Limitations & Future Work¶
- Marginal-only Ceiling: Fréchet does not utilize joint dependency information between tokens. Section 4.2 suggests that modeling \(d_{TV}(P_S, Q_S)\) could theoreticaly allow more commits but requires additional dependency modeling not implemented here.
- Dependence on Confidence Calibration: If the model is over-confident, the profile certificate may fail. While a calibration-robust version is provided in Appendix C, it lacks extensive experimental verification.
- Margin Sensitivity: A single \(\delta = 0.25\) is stable across benchmarks, but the trade-offs in aggressive parallelism may still require per-task tuning for fragility-sensitive tasks.
- Scale Verification: Evaluation is primarily on LLaDA-8B and Dream-7B; performance on 70B+ scale dLLMs or very long sequences (>1024) is not yet explored.
Related Work & Insights¶
- vs. Fast-dLLM (Wu et al., 2026): Simplifies marginal-only information; this work generalizes it to heterogeneous profiles, proving factor is a special case and providing a strictly larger acceptance set.

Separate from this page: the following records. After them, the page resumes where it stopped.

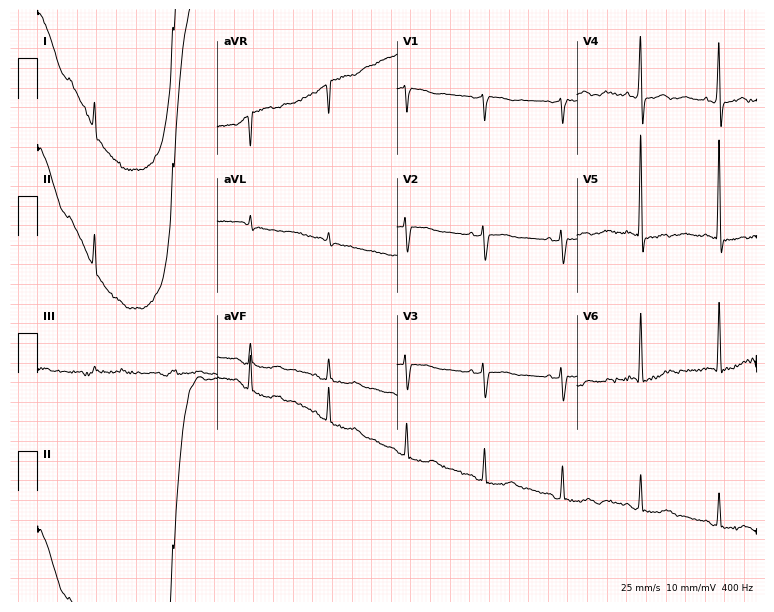
ECG (7.3-second recording at 400 Hz) — a 75-year-old woman. Screened for six findings — first-degree AV block, right bundle branch block, left bundle branch block, sinus bradycardia, atrial fibrillation, sinus tachycardia — none is recorded. Other findings, if any, are not listed.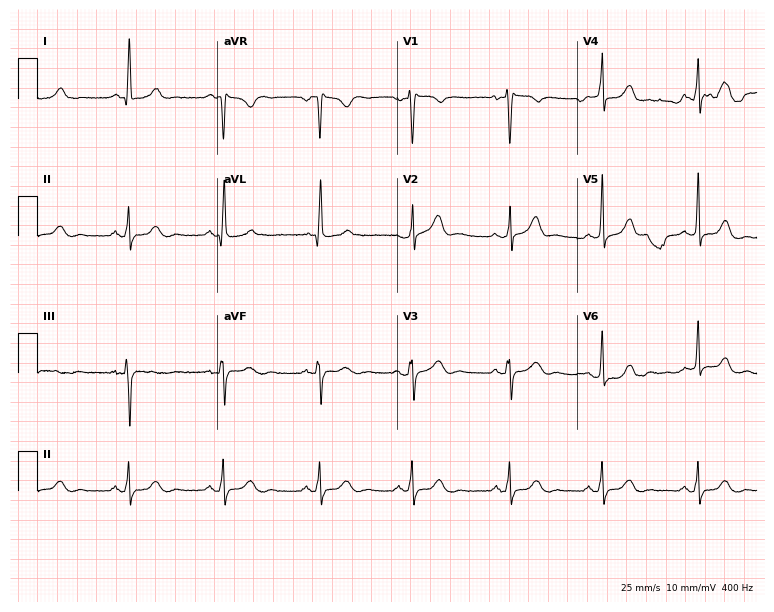
12-lead ECG from a woman, 72 years old. Labelled as a normal ECG.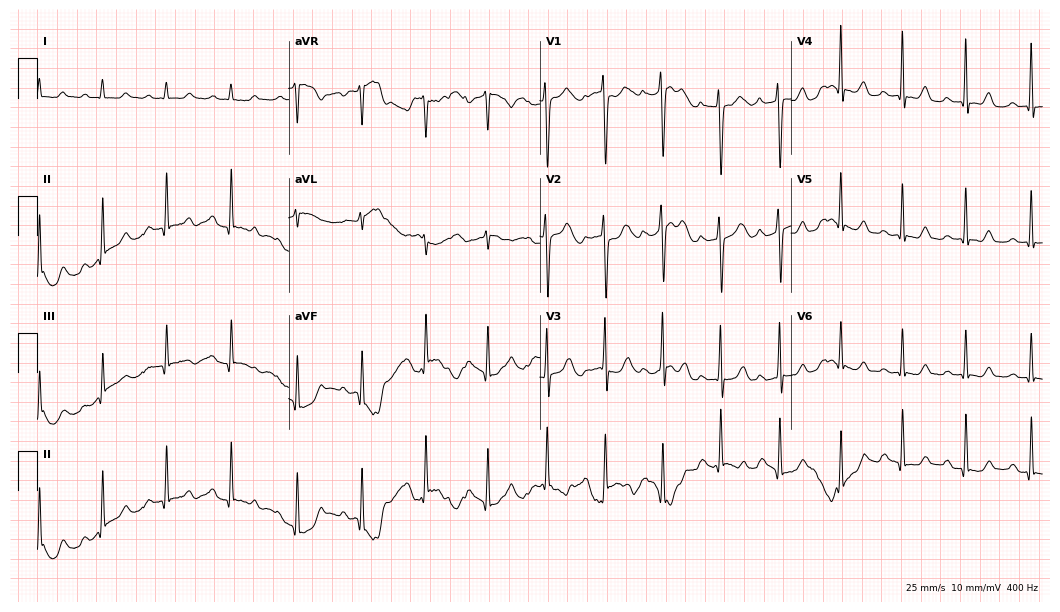
12-lead ECG from a female patient, 38 years old (10.2-second recording at 400 Hz). Shows first-degree AV block.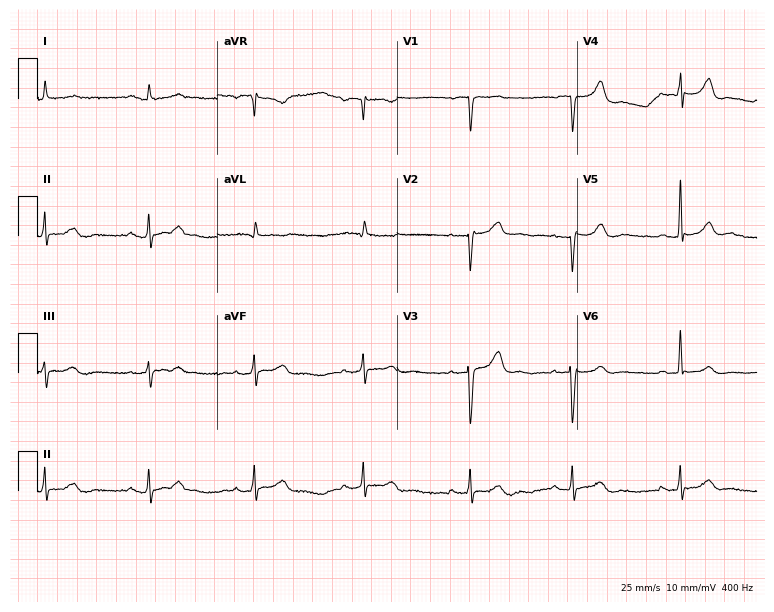
Resting 12-lead electrocardiogram. Patient: a 59-year-old male. Read as a normal ECG.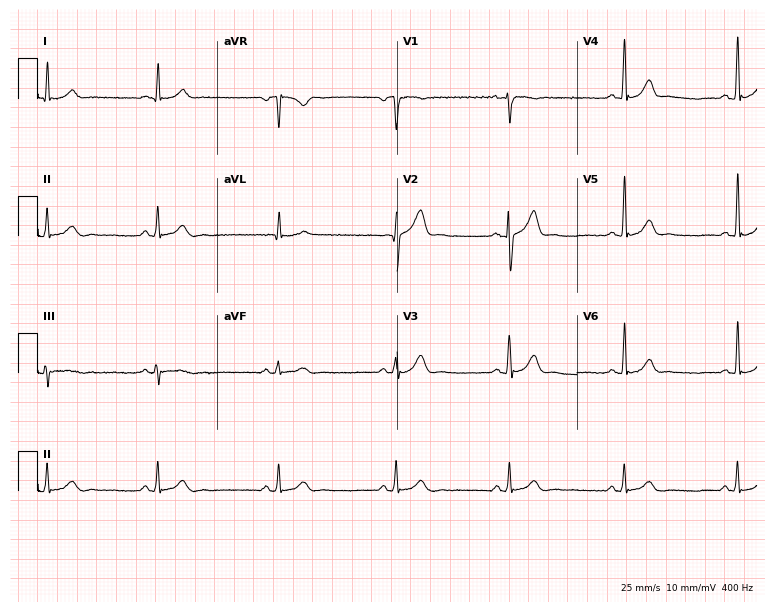
12-lead ECG (7.3-second recording at 400 Hz) from a male, 42 years old. Labelled as a normal ECG.

- vs. Speculative / Blockwise Parallel Decoding: Autoregressive methods use drafter+verifier; Fast-dLLM++ uses marginal certificates for commit decisions, which is more lightweight and specific to diffusion "synchronous multi-position commit" scenarios.
- vs. Copula / dependence-aware methods: This work deliberately avoids joint dependency modeling to maintain marginal-only safety while leaving interfaces for future dependence-aware extensions.
Rating¶
- Novelty: ⭐⭐⭐⭐ Uses classic Fréchet–Hoeffding inequalities to generalize the factor rule; theoretically sound and strictly tighter, though the core probability bound is well-established.
- Experimental Thoroughness: ⭐⭐⭐⭐ Comprehensive scanning across four benchmarks, three cache modes, and multiple models; however, lacks 70B+ scale testing and comparison with non-Fast-dLLM系 methods.
- Writing Quality: ⭐⭐⭐⭐⭐ Figure 1 clearly illustrates the "flattening" vs. "heterogeneity reward" concept. The theoretical narrative is logically rigorous.
- Value: ⭐⭐⭐⭐ Training-free, drop-in, and providing ~1.36× throughput gain; highly practical for engineering teams using diffusion LLMs.